Start of Block

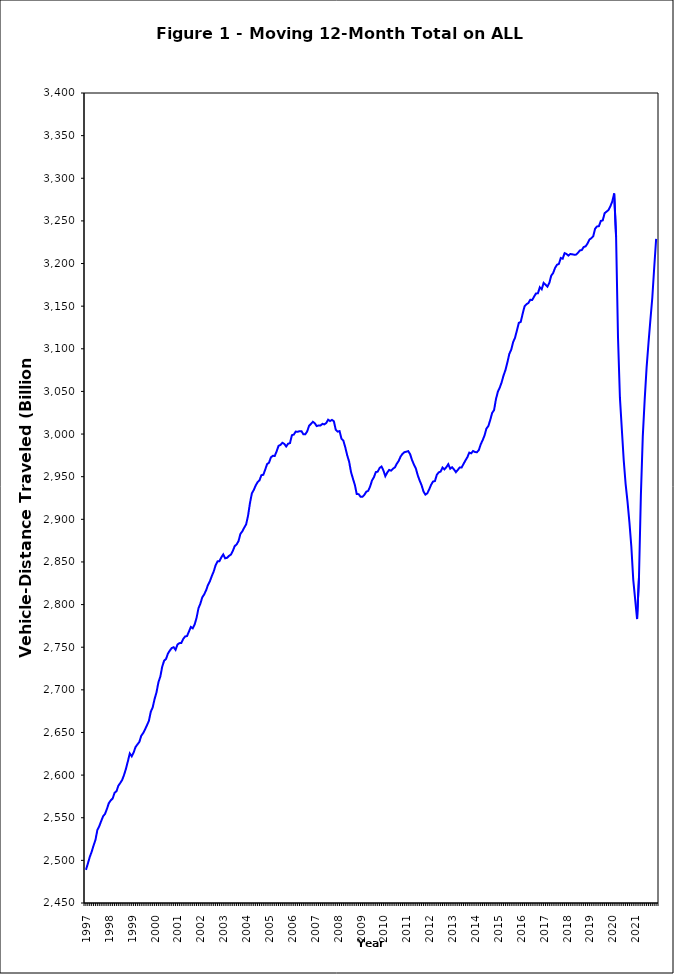
| Category | Annual Vehicle-Distance Traveled (Billion Miles) |
|---|---|
| 1997 | 2488.862 |
| 1997 | 2496.251 |
| 1997 | 2504.031 |
| 1997 | 2510.068 |
| 1997 | 2517.474 |
| 1997 | 2524.178 |
| 1997 | 2535.782 |
| 1997 | 2540.227 |
| 1997 | 2546.17 |
| 1997 | 2551.735 |
| 1997 | 2554.513 |
| 1997 | 2560.373 |
| 1998 | 2567.117 |
| 1998 | 2570.334 |
| 1998 | 2572.603 |
| 1998 | 2579.234 |
| 1998 | 2581.051 |
| 1998 | 2587.529 |
| 1998 | 2590.76 |
| 1998 | 2594.407 |
| 1998 | 2600.322 |
| 1998 | 2607.626 |
| 1998 | 2616.382 |
| 1998 | 2625.363 |
| 1999 | 2622.074 |
| 1999 | 2626.392 |
| 1999 | 2632.934 |
| 1999 | 2636.008 |
| 1999 | 2638.895 |
| 1999 | 2646.133 |
| 1999 | 2649.305 |
| 1999 | 2653.665 |
| 1999 | 2658.51 |
| 1999 | 2663.619 |
| 1999 | 2674.296 |
| 1999 | 2679.459 |
| 2000 | 2689.319 |
| 2000 | 2697.095 |
| 2000 | 2708.822 |
| 2000 | 2715.525 |
| 2000 | 2727.24 |
| 2000 | 2734.232 |
| 2000 | 2736.255 |
| 2000 | 2742.584 |
| 2000 | 2746.178 |
| 2000 | 2749.037 |
| 2000 | 2750.001 |
| 2000 | 2746.926 |
| 2001 | 2753.17 |
| 2001 | 2754.784 |
| 2001 | 2754.882 |
| 2001 | 2759.697 |
| 2001 | 2762.553 |
| 2001 | 2763.088 |
| 2001 | 2768.312 |
| 2001 | 2773.754 |
| 2001 | 2772.166 |
| 2001 | 2776.725 |
| 2001 | 2784.417 |
| 2001 | 2795.611 |
| 2002 | 2801.14 |
| 2002 | 2808.501 |
| 2002 | 2811.984 |
| 2002 | 2816.697 |
| 2002 | 2823.086 |
| 2002 | 2827.457 |
| 2002 | 2833.486 |
| 2002 | 2838.877 |
| 2002 | 2846.19 |
| 2002 | 2850.696 |
| 2002 | 2850.833 |
| 2002 | 2855.509 |
| 2003 | 2858.829 |
| 2003 | 2854.268 |
| 2003 | 2854.878 |
| 2003 | 2857.067 |
| 2003 | 2858.565 |
| 2003 | 2862.841 |
| 2003 | 2868.554 |
| 2003 | 2870.575 |
| 2003 | 2874.402 |
| 2003 | 2882.894 |
| 2003 | 2885.944 |
| 2003 | 2890.222 |
| 2004 | 2894.137 |
| 2004 | 2904.17 |
| 2004 | 2918.894 |
| 2004 | 2930.447 |
| 2004 | 2934.438 |
| 2004 | 2939.676 |
| 2004 | 2943.54 |
| 2004 | 2945.689 |
| 2004 | 2951.752 |
| 2004 | 2952.2 |
| 2004 | 2958.298 |
| 2004 | 2964.789 |
| 2005 | 2966.412 |
| 2005 | 2972.672 |
| 2005 | 2974.451 |
| 2005 | 2974.344 |
| 2005 | 2979.787 |
| 2005 | 2986.22 |
| 2005 | 2987.277 |
| 2005 | 2989.764 |
| 2005 | 2988.489 |
| 2005 | 2985.412 |
| 2005 | 2988.672 |
| 2005 | 2989.43 |
| 2006 | 2998.66 |
| 2006 | 2999.419 |
| 2006 | 3002.882 |
| 2006 | 3002.687 |
| 2006 | 3003.402 |
| 2006 | 3003.39 |
| 2006 | 2999.806 |
| 2006 | 2999.712 |
| 2006 | 3003.097 |
| 2006 | 3009.638 |
| 2006 | 3011.95 |
| 2006 | 3014.371 |
| 2007 | 3012.666 |
| 2007 | 3009.305 |
| 2007 | 3010.146 |
| 2007 | 3009.994 |
| 2007 | 3011.985 |
| 2007 | 3011.338 |
| 2007 | 3012.907 |
| 2007 | 3016.831 |
| 2007 | 3015.25 |
| 2007 | 3016.587 |
| 2007 | 3015.008 |
| 2007 | 3004.968 |
| 2008 | 3002.848 |
| 2008 | 3003.487 |
| 2008 | 2994.509 |
| 2008 | 2992.203 |
| 2008 | 2984.353 |
| 2008 | 2975.013 |
| 2008 | 2967.727 |
| 2008 | 2955.386 |
| 2008 | 2947.698 |
| 2008 | 2940.418 |
| 2008 | 2929.578 |
| 2008 | 2929.532 |
| 2009 | 2926.402 |
| 2009 | 2926.35 |
| 2009 | 2928.722 |
| 2009 | 2932.3 |
| 2009 | 2933.387 |
| 2009 | 2938.416 |
| 2009 | 2945.532 |
| 2009 | 2949.367 |
| 2009 | 2955.386 |
| 2009 | 2955.899 |
| 2009 | 2960.314 |
| 2009 | 2961.896 |
| 2010 | 2957.189 |
| 2010 | 2950.609 |
| 2010 | 2954.928 |
| 2010 | 2957.952 |
| 2010 | 2957.09 |
| 2010 | 2959.366 |
| 2010 | 2960.888 |
| 2010 | 2965.133 |
| 2010 | 2968.548 |
| 2010 | 2973.603 |
| 2010 | 2976.81 |
| 2010 | 2978.703 |
| 2011 | 2979.307 |
| 2011 | 2979.993 |
| 2011 | 2976.315 |
| 2011 | 2969.461 |
| 2011 | 2964.125 |
| 2011 | 2959.594 |
| 2011 | 2951.573 |
| 2011 | 2945.417 |
| 2011 | 2940.042 |
| 2011 | 2932.658 |
| 2011 | 2928.947 |
| 2011 | 2930.524 |
| 2012 | 2935.06 |
| 2012 | 2940.527 |
| 2012 | 2944.275 |
| 2012 | 2944.871 |
| 2012 | 2952.268 |
| 2012 | 2955.054 |
| 2012 | 2956.019 |
| 2012 | 2960.779 |
| 2012 | 2958.6 |
| 2012 | 2961.173 |
| 2012 | 2964.674 |
| 2012 | 2959.345 |
| 2013 | 2961.054 |
| 2013 | 2958.496 |
| 2013 | 2955.327 |
| 2013 | 2957.988 |
| 2013 | 2960.835 |
| 2013 | 2960.711 |
| 2013 | 2965.004 |
| 2013 | 2969.034 |
| 2013 | 2972.76 |
| 2013 | 2978.218 |
| 2013 | 2977.39 |
| 2013 | 2980.089 |
| 2014 | 2978.923 |
| 2014 | 2978.636 |
| 2014 | 2981.182 |
| 2014 | 2987.85 |
| 2014 | 2992.723 |
| 2014 | 2998.289 |
| 2014 | 3006.387 |
| 2014 | 3009.331 |
| 2014 | 3016.446 |
| 2014 | 3024.822 |
| 2014 | 3028.005 |
| 2014 | 3040.953 |
| 2015 | 3049.652 |
| 2015 | 3054.488 |
| 2015 | 3060.785 |
| 2015 | 3068.827 |
| 2015 | 3075.165 |
| 2015 | 3084.025 |
| 2015 | 3093.979 |
| 2015 | 3098.957 |
| 2015 | 3107.877 |
| 2015 | 3112.882 |
| 2015 | 3121.62 |
| 2015 | 3130.46 |
| 2016 | 3131.511 |
| 2016 | 3141.03 |
| 2016 | 3149.798 |
| 2016 | 3152.258 |
| 2016 | 3153.668 |
| 2016 | 3157.484 |
| 2016 | 3157.206 |
| 2016 | 3161.176 |
| 2016 | 3164.936 |
| 2016 | 3165.032 |
| 2016 | 3172.169 |
| 2016 | 3169.797 |
| 2017 | 3177.27 |
| 2017 | 3175.204 |
| 2017 | 3172.822 |
| 2017 | 3177.295 |
| 2017 | 3185.892 |
| 2017 | 3188.865 |
| 2017 | 3194.824 |
| 2017 | 3198.546 |
| 2017 | 3199.51 |
| 2017 | 3206.513 |
| 2017 | 3205.653 |
| 2017 | 3212.206 |
| 2018 | 3211.142 |
| 2018 | 3209.315 |
| 2018 | 3211.216 |
| 2018 | 3210.805 |
| 2018 | 3210.337 |
| 2018 | 3210.451 |
| 2018 | 3212.508 |
| 2018 | 3215.348 |
| 2018 | 3215.804 |
| 2018 | 3219.32 |
| 2018 | 3220.164 |
| 2018 | 3223.357 |
| 2019 | 3228.083 |
| 2019 | 3229.67 |
| 2019 | 3231.897 |
| 2019 | 3240.883 |
| 2019 | 3243.485 |
| 2019 | 3243.837 |
| 2019 | 3250.032 |
| 2019 | 3250.583 |
| 2019 | 3259.099 |
| 2019 | 3260.873 |
| 2019 | 3262.744 |
| 2019 | 3267.122 |
| 2020 | 3272.805 |
| 2020 | 3282.212 |
| 2020 | 3231.458 |
| 2020 | 3113.536 |
| 2020 | 3042.965 |
| 2020 | 3005.929 |
| 2020 | 2969.216 |
| 2020 | 2941.189 |
| 2020 | 2920.424 |
| 2020 | 2896.144 |
| 2020 | 2867.871 |
| 2020 | 2829.003 |
| 2021 | 2806.128 |
| 2021 | 2783.015 |
| 2021 | 2831.798 |
| 2021 | 2928.55 |
| 2021 | 2997.576 |
| 2021 | 3040.593 |
| 2021 | 3078.197 |
| 2021 | 3107.09 |
| 2021 | 3134.143 |
| 2021 | 3160.179 |
| 2021 | 3195.654 |
| 2021 | 3228.836 |

End of Block

What you need to do: Output exactly the lines of the material above from the one containing "1999 | 2649.305 |" up to and including the one containing "2003 | 2862.841 |".

Problem solution:
| 1999 | 2649.305 |
| 1999 | 2653.665 |
| 1999 | 2658.51 |
| 1999 | 2663.619 |
| 1999 | 2674.296 |
| 1999 | 2679.459 |
| 2000 | 2689.319 |
| 2000 | 2697.095 |
| 2000 | 2708.822 |
| 2000 | 2715.525 |
| 2000 | 2727.24 |
| 2000 | 2734.232 |
| 2000 | 2736.255 |
| 2000 | 2742.584 |
| 2000 | 2746.178 |
| 2000 | 2749.037 |
| 2000 | 2750.001 |
| 2000 | 2746.926 |
| 2001 | 2753.17 |
| 2001 | 2754.784 |
| 2001 | 2754.882 |
| 2001 | 2759.697 |
| 2001 | 2762.553 |
| 2001 | 2763.088 |
| 2001 | 2768.312 |
| 2001 | 2773.754 |
| 2001 | 2772.166 |
| 2001 | 2776.725 |
| 2001 | 2784.417 |
| 2001 | 2795.611 |
| 2002 | 2801.14 |
| 2002 | 2808.501 |
| 2002 | 2811.984 |
| 2002 | 2816.697 |
| 2002 | 2823.086 |
| 2002 | 2827.457 |
| 2002 | 2833.486 |
| 2002 | 2838.877 |
| 2002 | 2846.19 |
| 2002 | 2850.696 |
| 2002 | 2850.833 |
| 2002 | 2855.509 |
| 2003 | 2858.829 |
| 2003 | 2854.268 |
| 2003 | 2854.878 |
| 2003 | 2857.067 |
| 2003 | 2858.565 |
| 2003 | 2862.841 |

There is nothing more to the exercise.